My name is: Jack. Or, as the blog header suggests, bendycakes. This is a name I used for my twitter page, and I've stuck it all over the internet since then. I've recently deleted my twitter page as well as my facebook, as I wasn't feeling social enough to social network. This was also as I wanted to get back to something I am passionate about; graphic design. Without the distractions of social networking, I am now able to commit my time to my job as a sales assistant in a supermarket, (Morrisons haha), and doing some design work, a far more constructive way of spending my time.
However, despite creating a few rad images, (if I do say so myself), I still didn't feel as if I had any way of presenting them, that they didn't have a purpose, and all sorts of other depressing realisations. So, I came up with a great idea, make a design blog! Here I'll be posting my designs and stuff, as well as photos and random facts about my day. All presented in a clear, well thought out layout... except for this one. I ran out of time, not enough hours in the day! Essentially it's photo journalism/blogging, but with slick designs.

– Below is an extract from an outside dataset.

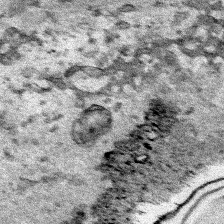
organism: Human
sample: Mitochondria in HCT116 cells

If you like what you see, ace. If you keep coming back cos you're interested, ace. I'll try and post as regularly as possible, but I'm a bit of a perfectionist when it comes to design, so I may take longer over a post than necessary. I hope I can keep it up, and I hope you enjoy.
Also, as someone who wants to design as much as possible just to keep practicing and learning, (I'm still really a rookie with little training, but have picked up a lot over the years), I'll happily do any design bits and bobs for anyone who wants something done, for free! So if you like my work and want something done, either comment me on here or email jackbendall@hotmail.com. I'll probably reinstate twitter soon as well, so if and when I do I'll post the link here, and if you have twitter and want to chat, go for it.
The image at the top is something I designed the other day for starters, it's a graphic study of Damien Hirst's For The Love of God. Hope you like it.